The 444th Air Expeditionary Advisory Squadron is a provisional United States Air Force unit.  It was last assigned to the 838th Air Expeditionary Advisory Group at Shindand Air Base, Afghanistan, where it trained Afghan Air Force pilots with light aircraft and helicopters.

The squadron was activated during World War II.  It participated in combat in the Mediterranean and European Theater of Operations, earning a Distinguished Unit Citation and a French Croix de Guerre with Palm.  It remained in Europe after V-E Day, returning to the United States for inactivation in December 1945.

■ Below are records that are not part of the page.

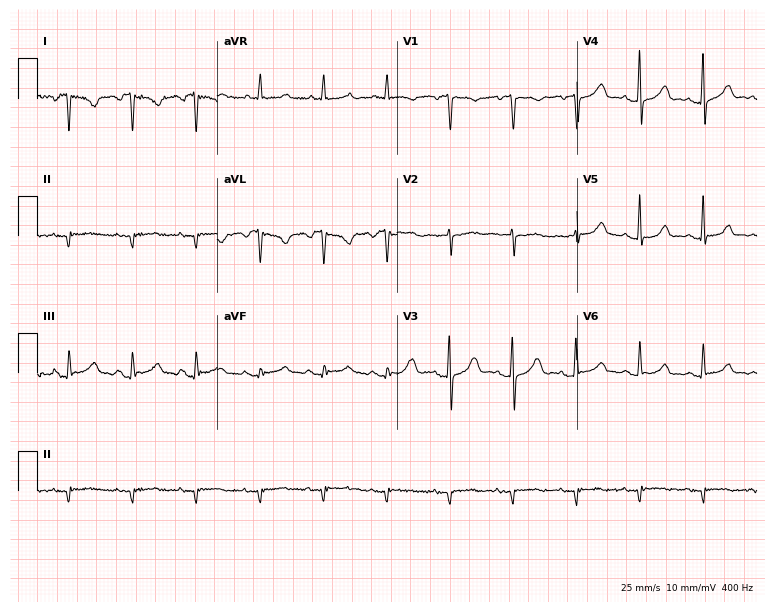
Electrocardiogram (7.3-second recording at 400 Hz), a 55-year-old female. Of the six screened findings (first-degree AV block, right bundle branch block, left bundle branch block, sinus bradycardia, atrial fibrillation, sinus tachycardia), none is recorded.
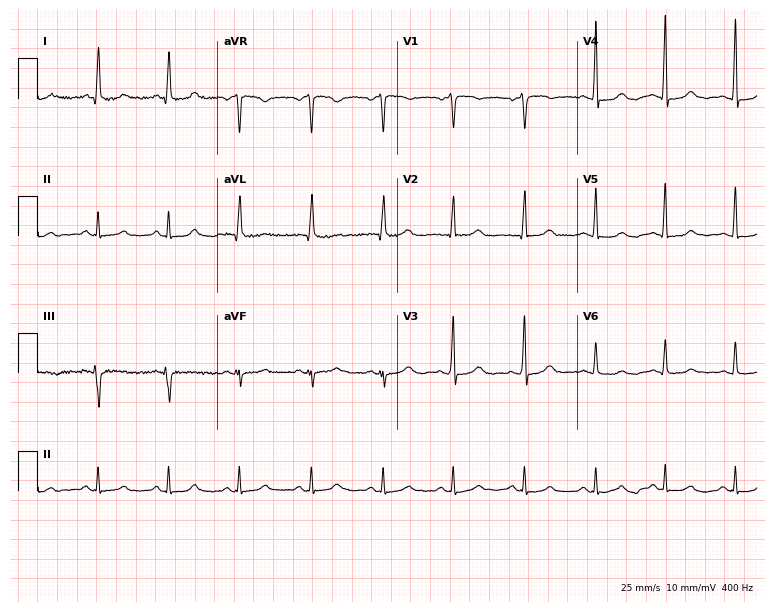
Electrocardiogram (7.3-second recording at 400 Hz), a 51-year-old female. Overall reading on record: normal ECG.
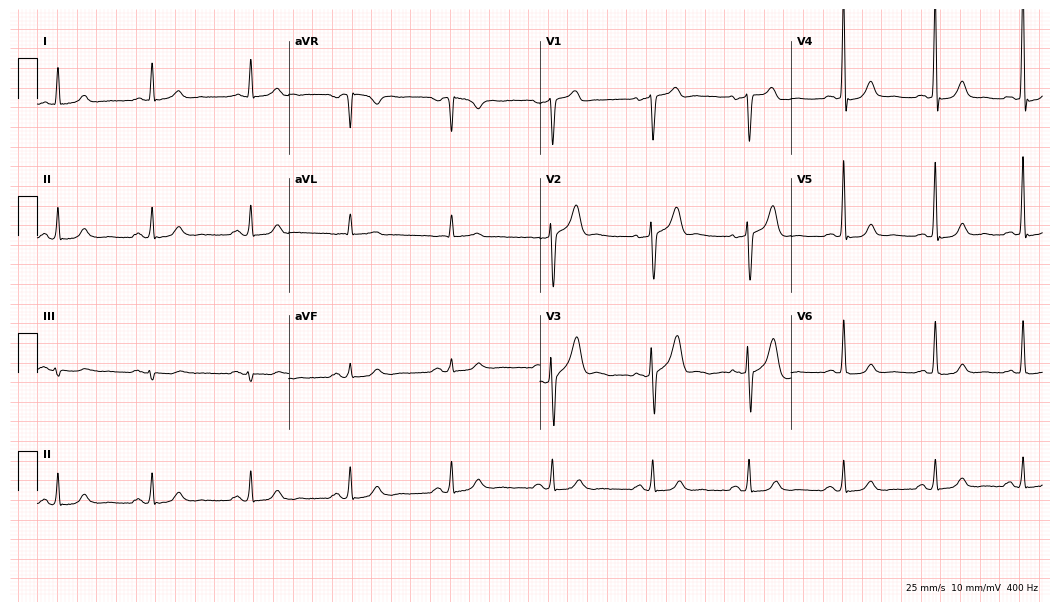
12-lead ECG from a man, 58 years old (10.2-second recording at 400 Hz). Recorded interpretation: within normal limits.
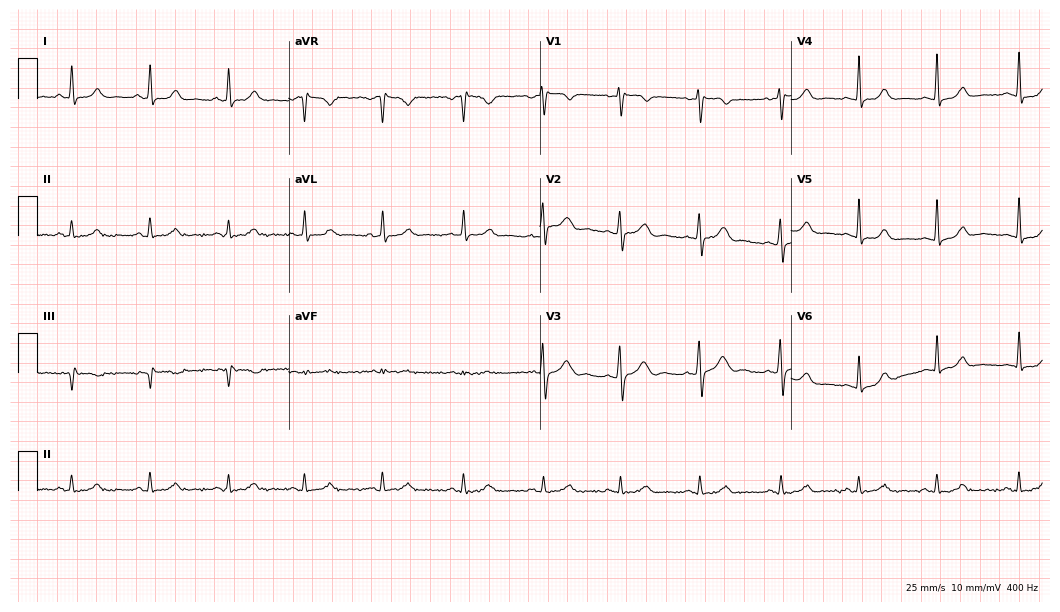
Electrocardiogram, a 31-year-old female patient. Overall reading on record: normal ECG.
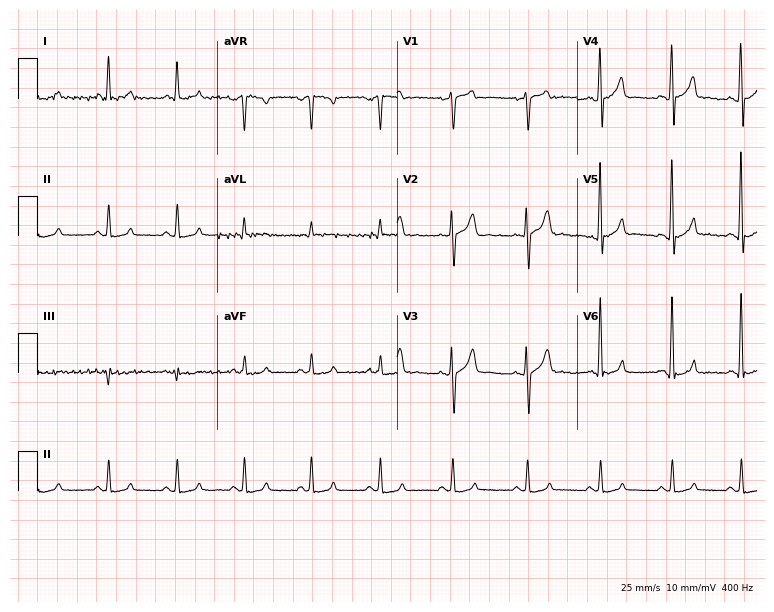
ECG (7.3-second recording at 400 Hz) — a man, 37 years old. Labelled as a normal ECG.
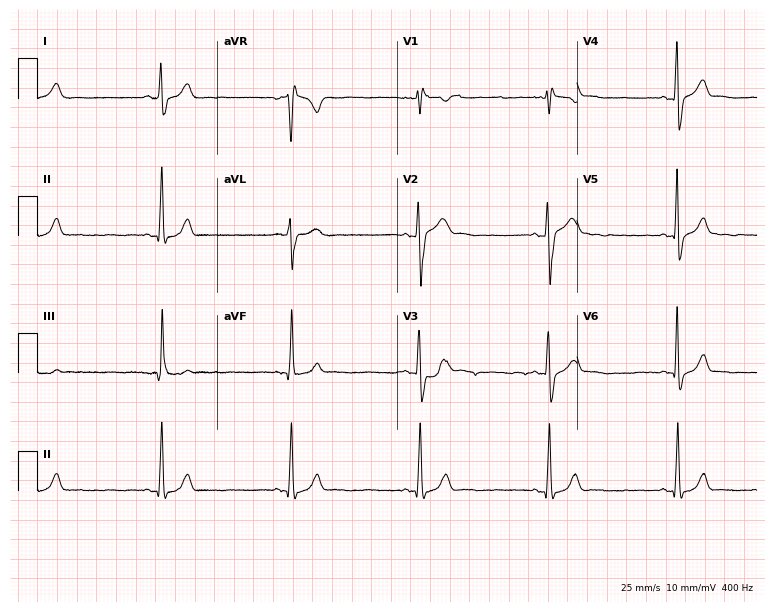
Standard 12-lead ECG recorded from a male patient, 29 years old (7.3-second recording at 400 Hz). The tracing shows sinus bradycardia (a sinus rate of 50 beats per minute or less).
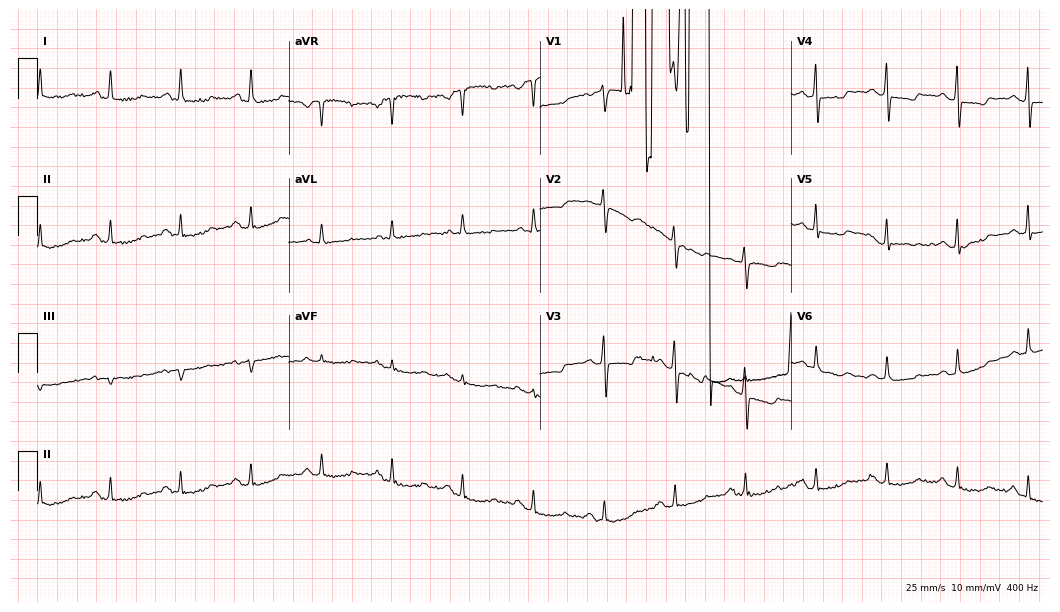
12-lead ECG from a woman, 64 years old. No first-degree AV block, right bundle branch block, left bundle branch block, sinus bradycardia, atrial fibrillation or sinus tachycardia recorded for this tracing. Findings outside these six are not listed.
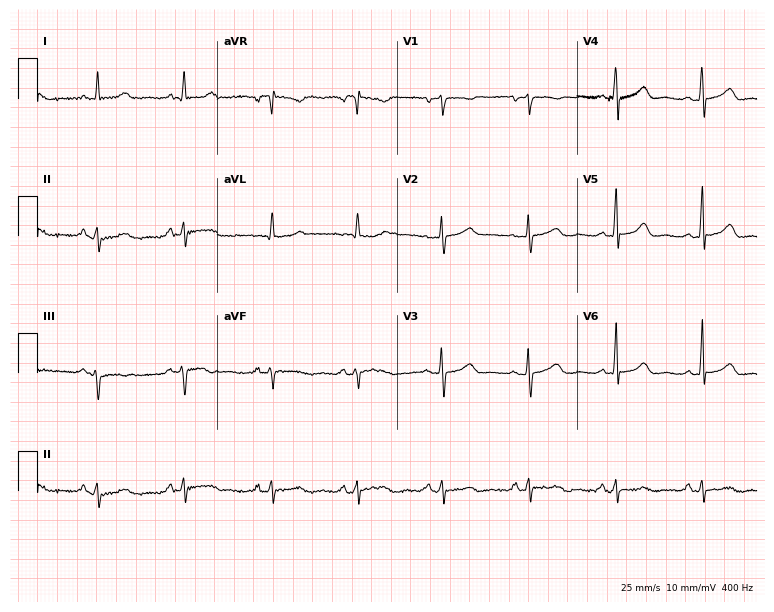
Resting 12-lead electrocardiogram. Patient: a female, 55 years old. None of these six findings is recorded: first-degree AV block, right bundle branch block, left bundle branch block, sinus bradycardia, atrial fibrillation, sinus tachycardia. Other findings, if any, are not listed.
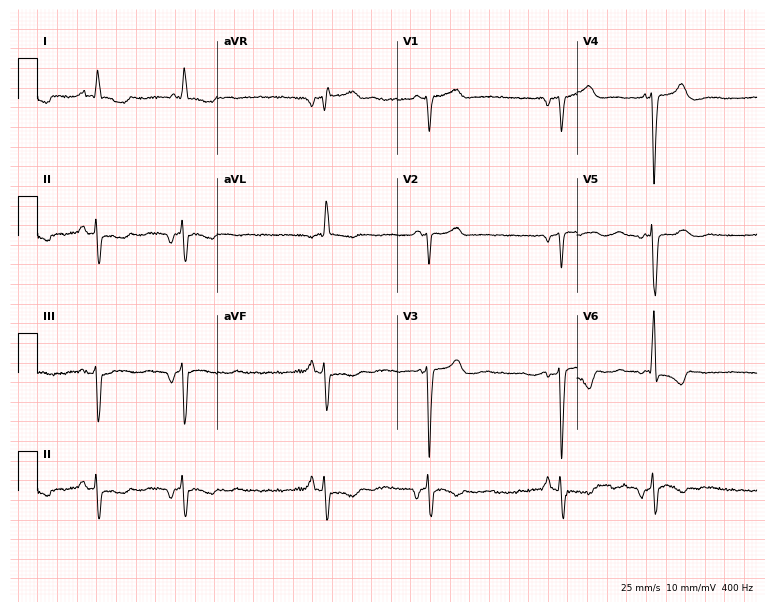
Standard 12-lead ECG recorded from a man, 70 years old (7.3-second recording at 400 Hz). The tracing shows atrial fibrillation.
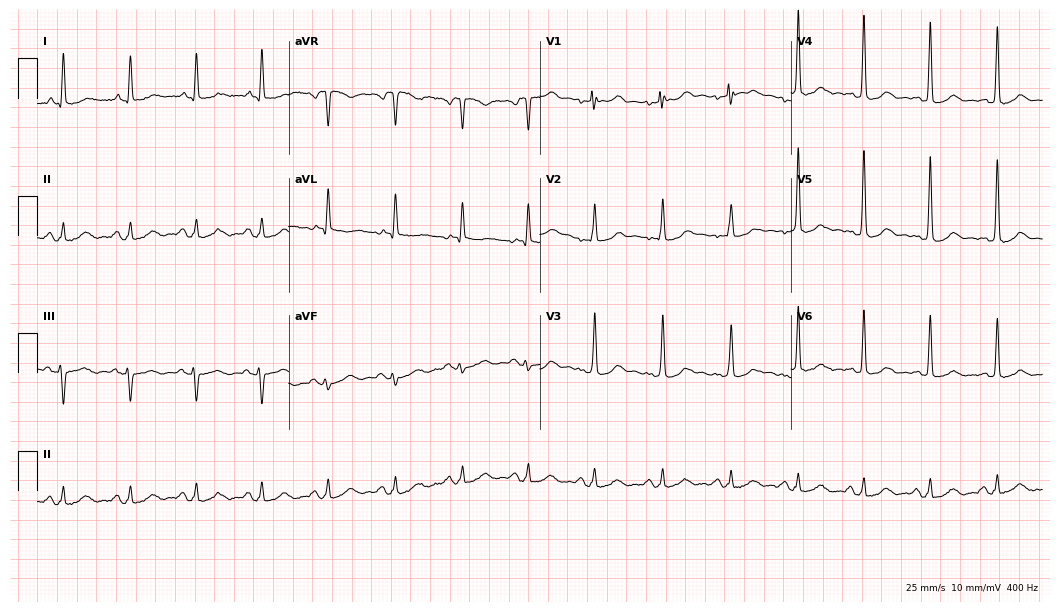
Standard 12-lead ECG recorded from a 65-year-old woman (10.2-second recording at 400 Hz). None of these six findings is recorded: first-degree AV block, right bundle branch block, left bundle branch block, sinus bradycardia, atrial fibrillation, sinus tachycardia.

The squadron was briefly active in the reserves from 1947 to 1949, but does not appear to have been fully manned or equipped with operational aircraft.  It was activated again in 1959, when Strategic Air Command expanded its Boeing B-47 Stratojet wings from three to four operational squadrons. However,  the B-47 was being withdrawn from service and the squadron was inactivated along with its parent wing the following year.

History

World War II

Established in mid-1942 as a Martin B-26 Marauder medium bomber group.  Trained under Third Air Force in Florida, deployed to England under the VIII Air Support Command, 3d Bombardment Wing.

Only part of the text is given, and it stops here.